§ BRIEF
All records are to be transcribed in full; any pictures among them are to be skipped.

[Saved data entries]
____

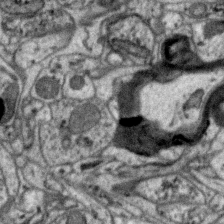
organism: Zebra finch
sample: Brain
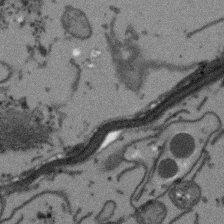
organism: Arabidopsis thaliana
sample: Root tip
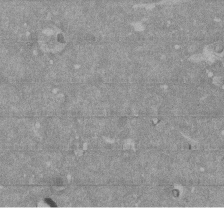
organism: Mouse
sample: ED-1 cell nuclei; centrioles
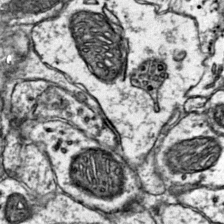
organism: Mouse
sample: Primary visual cortex
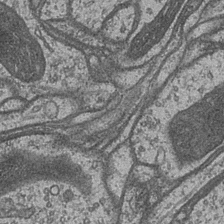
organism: Drosophila
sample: Optic medulla
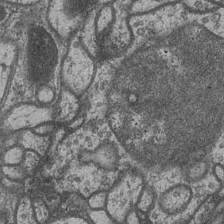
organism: Drosophila
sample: Optic medulla
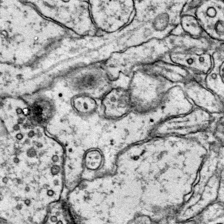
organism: Mouse
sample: Primary visual cortex
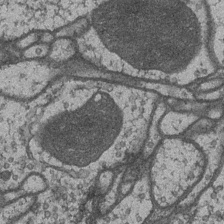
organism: Drosophila
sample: Optic medulla
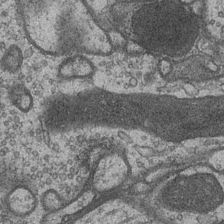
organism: Drosophila
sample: Optic medulla
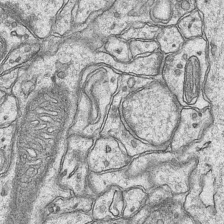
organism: Mouse
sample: CA1 Hippocampus
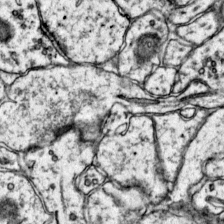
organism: Mouse
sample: Primary visual cortex
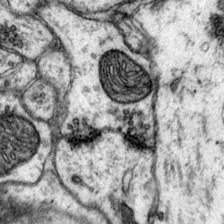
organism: Mouse
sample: Primary visual cortex
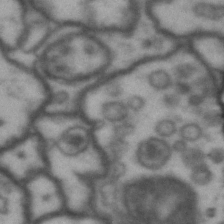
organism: Drosophila
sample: Brain
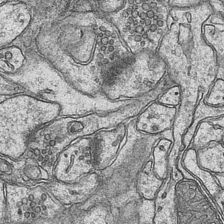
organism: Mouse
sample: CA1 Hippocampus
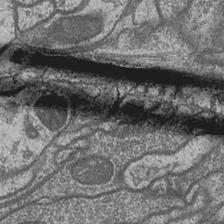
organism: Drosophila
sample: Optic medulla
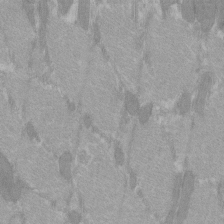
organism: C57BL Mouse
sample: Tibialis anterior muscle cell
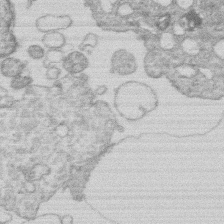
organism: Human
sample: Macrophage cells
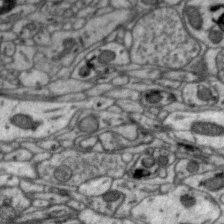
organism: Zebra finch
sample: Brain
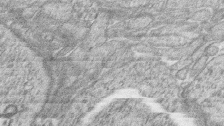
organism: Zebrafish
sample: synaptic ribbons in rod cells and cone cells
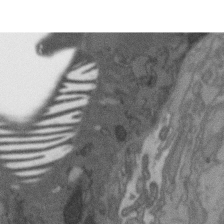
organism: C. elegans
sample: AFD neurons C. elegans
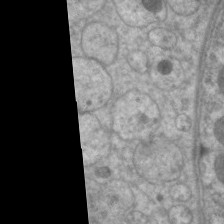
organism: C. elegans
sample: Pharynx
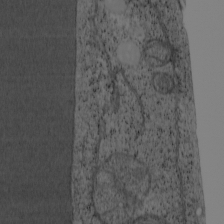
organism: African green monkey
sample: COS-7 cells
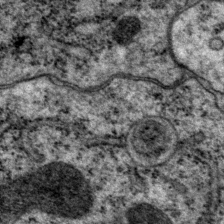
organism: P. pacificus
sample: Pharynx
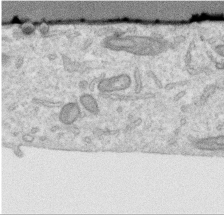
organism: Human
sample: Centriole in RPE cells
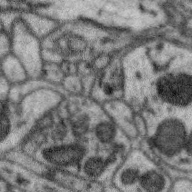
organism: Zebra finch
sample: Brain
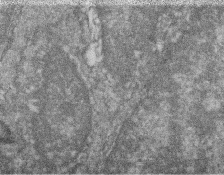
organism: Zebrafish
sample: Cilia; retinal pigment epithelium

____

§ RESULT
organism: Zebra finch
sample: Brain
organism: Arabidopsis thaliana
sample: Root tip
organism: Mouse
sample: ED-1 cell nuclei; centrioles
organism: Mouse
sample: Primary visual cortex
organism: Drosophila
sample: Optic medulla
organism: Drosophila
sample: Optic medulla
organism: Mouse
sample: Primary visual cortex
organism: Drosophila
sample: Optic medulla
organism: Drosophila
sample: Optic medulla
organism: Mouse
sample: CA1 Hippocampus
organism: Mouse
sample: Primary visual cortex
organism: Mouse
sample: Primary visual cortex
organism: Drosophila
sample: Brain
organism: Mouse
sample: CA1 Hippocampus
organism: Drosophila
sample: Optic medulla
organism: C57BL Mouse
sample: Tibialis anterior muscle cell
organism: Human
sample: Macrophage cells
organism: Zebra finch
sample: Brain
organism: Zebrafish
sample: synaptic ribbons in rod cells and cone cells
organism: C. elegans
sample: AFD neurons C. elegans
organism: C. elegans
sample: Pharynx
organism: African green monkey
sample: COS-7 cells
organism: P. pacificus
sample: Pharynx
organism: Human
sample: Centriole in RPE cells
organism: Zebra finch
sample: Brain
organism: Zebrafish
sample: Cilia; retinal pigment epithelium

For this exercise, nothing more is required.